Happy Halloween!

We say two data samples are matched if they come from the same distribution. One extreme case is that two samples are actually repeated observations of the same subject. Suppose now we want to determine if two data samples are matched. By assuming that both sample come from normal distribution (or when the sample size is large), we may conduct the paired t-test.

When there’s no enough evidence to support that the data is actually normal, we may consider a more direct nonparametric approach: Wilcoxon signed-rank test.
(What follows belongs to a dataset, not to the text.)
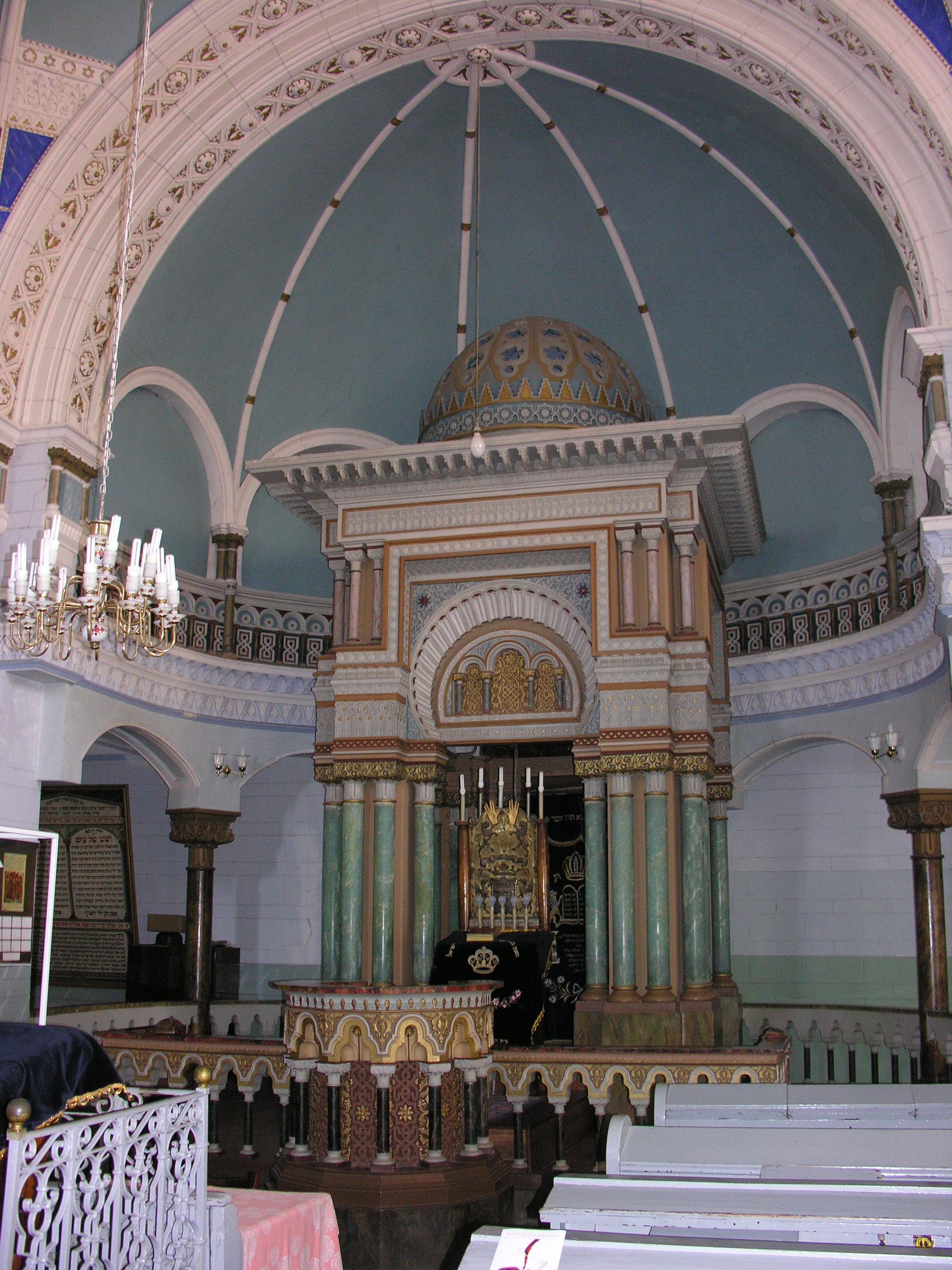 Wnętrze synagogi

It is a nonparametric test that can be used to determine whether two data samples have the same distribution without any assumptions on the actual distribution.
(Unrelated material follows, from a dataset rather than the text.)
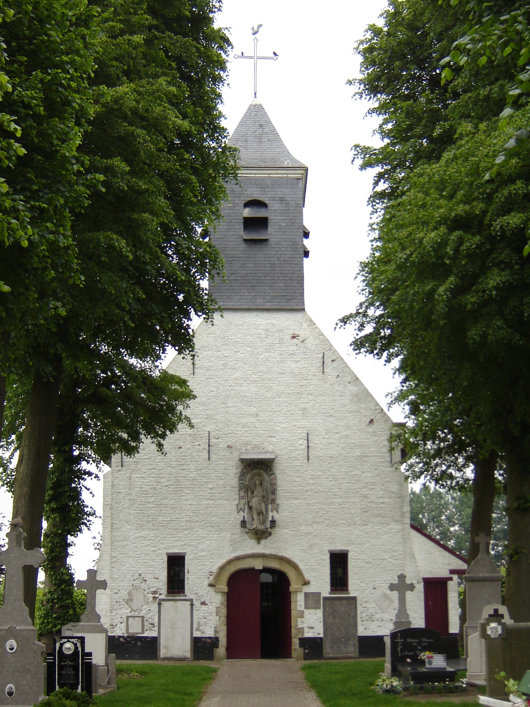 Sint-Jan-Baptistkerk in Sint-Jan-in-Eremo Church of Saint John Baptist in Sint-Jan-in-Eremo, Sint-Laureins, East Flanders, Belgium
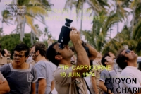 l'Explosion de l'essai CAPRICORNE s'est produite. Puissance 4 kilotonnes Nous voyons le personnel resté sur la zone vie MARTINE pendant cet essai, à proximité de ce dernier. Le nuage radioactif survol l'atoll. Le personnel sur place, filme.Nous remarquerons que ces militaires et personnels civils , n'étaient pas protégés. Contrairement aux affirmations mensongères de l'ETAT français, toutes les mesures de protection n'étaient pas respectées. Cette photo fait partie d'un dossier comprenant clichés et vidéos montrant le déroulement de certains essais . Cette y demuestra que, contrariamente a lo afirmado por el Estado francés todas las medidas de protección estaban lejos de ser llevado. colgante de más pruebas, muchos de los personajes se quedaron este foto es parte de un archivo que contiene las imágenes fijas más reveladores. Nous sommes le 16 juin 1974.Jean Yves filme / Gérard J

The data we have is paired sample of size $n$, i.e., two samples of the same size $n$.

The test statistic is calculated by the following steps:

  1. Calculate the differences, $D_i$, and the absolute values of the differences and rank the latter.

  2. Restore the signs of the differences to the ranks, obtaining signed ranks.
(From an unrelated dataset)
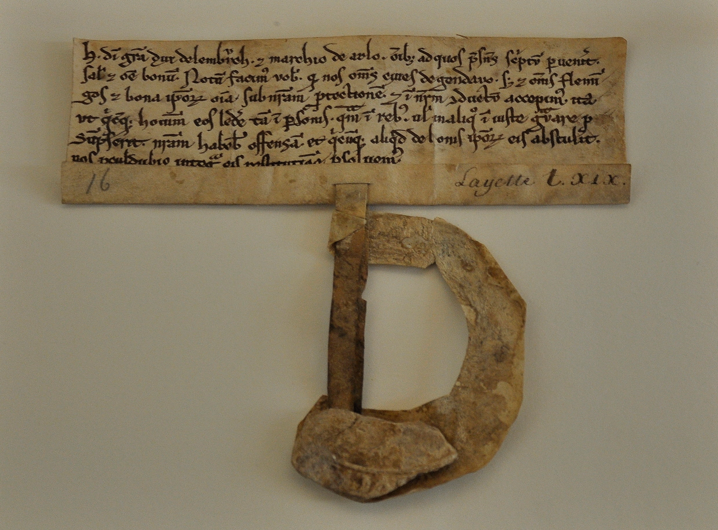 Vrijgeleide (ca. 1200) verleend door Hendrik III, hertog van Limburg, aan Gentse handelaars om handel te kunnen drijven met het Rijnland - bewaard in het Stadsmuseum Gent (STAM)
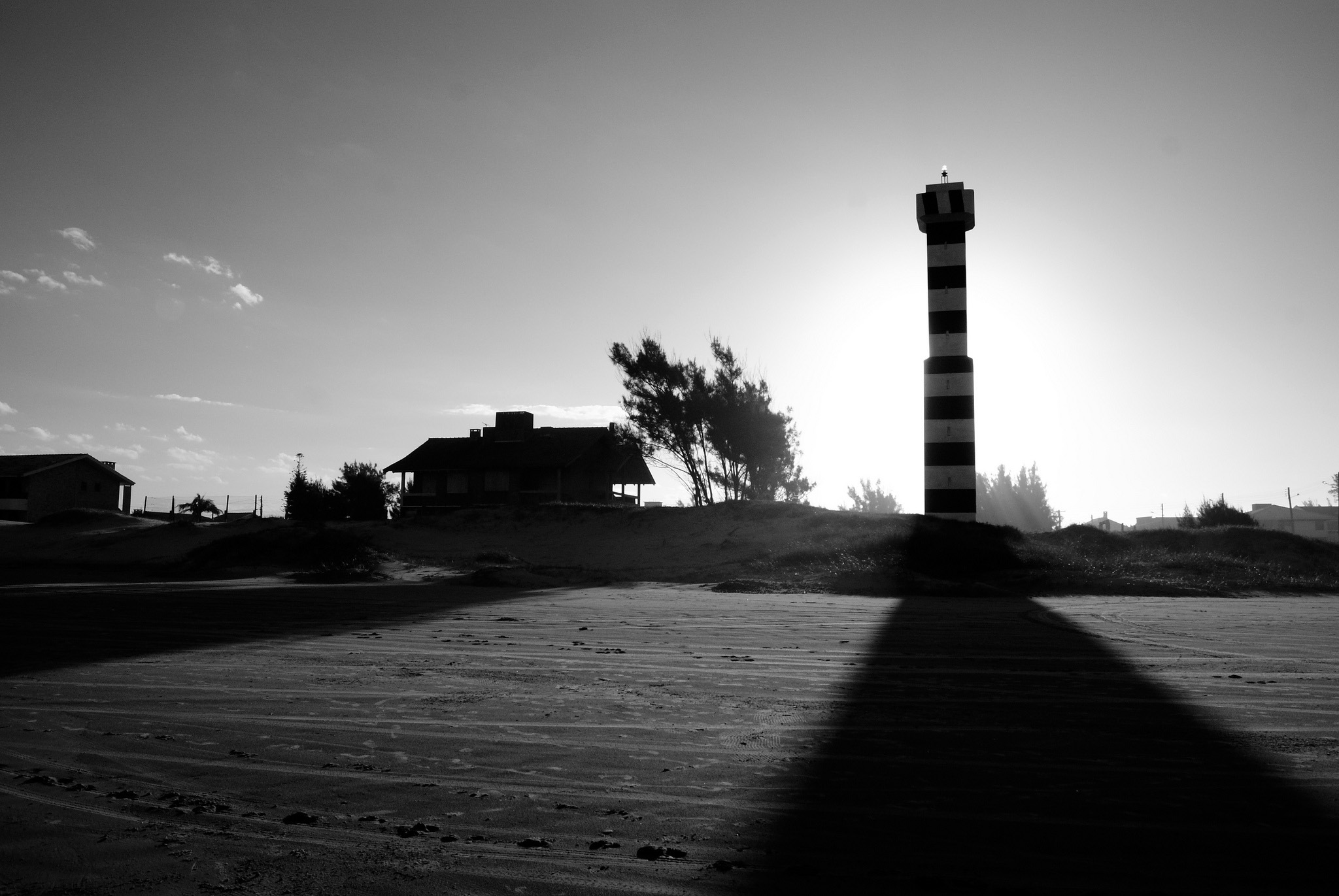 Tirado com uma Canon 60D lente 18-200mm

  3. Calculate $W_+$, the sum of those ranks that have positive signs.

  4. Use $W_+$ as the test statistic. We reject $H_0$ for extreme values of $W_+$. When sample size is large ($>20$), use normal approximation with expectation and variance derived below.

Assumptions: $D_i$’s are i.i.d. continuous r.v.’s.

$H_0:$ $D_i$ has symmetric distribution about 0.

Claim: Under $H_0$, $\E W_+ = \frac{n(n+1)}{4}$ and $\Var(W_+) = \frac{n(n+1)(2n+1)}{24}$.

Proof:

Under $H_0$, we know that each $D_i$ has a probability of $\frac{1}{2}$ to be positive. Then we may rewrite $W_+$ as follows:

\[W_+ = \sum\limits_{k=1}^n k I\{\mbox{the k-th largest absolute value} >0 \},\]

where the indicator functions, are i.i.d. $\text{Ber}(\frac{1}{2})$ r.v.’s.

Therefore,

\[\begin{aligned} \E W_+ &= \E \sum\limits_{k=1}^n k I\{\text{the $k$-th largest value} >0 \} = \sum\limits_{k=1}^n k P\{\mbox{the k-th largest value} >0 \}\\ & = \sum\limits_{k=1}^n k \cdot \frac{1}{2} = \frac{n(n+1)}{4}. \end{aligned}\]

Similarly,

\[\begin{aligned} \Var(W_+) &= \Var\left( \sum\limits_{k=1}^n k I\{\mbox{the k-th largest value} >0 \}\right) = \sum\limits_{k=1}^n k^2 \Var I\{\mbox{the k-th largest value} >0 \}\\ & = \sum\limits_{k=1}^n k^2\cdot\frac{1}{4} = \frac{n(n+1)(2n+1)}{24}. \end{aligned}\]

When sample size is small, we can calculate the exact distribution of $W_+$ easily by the above trick.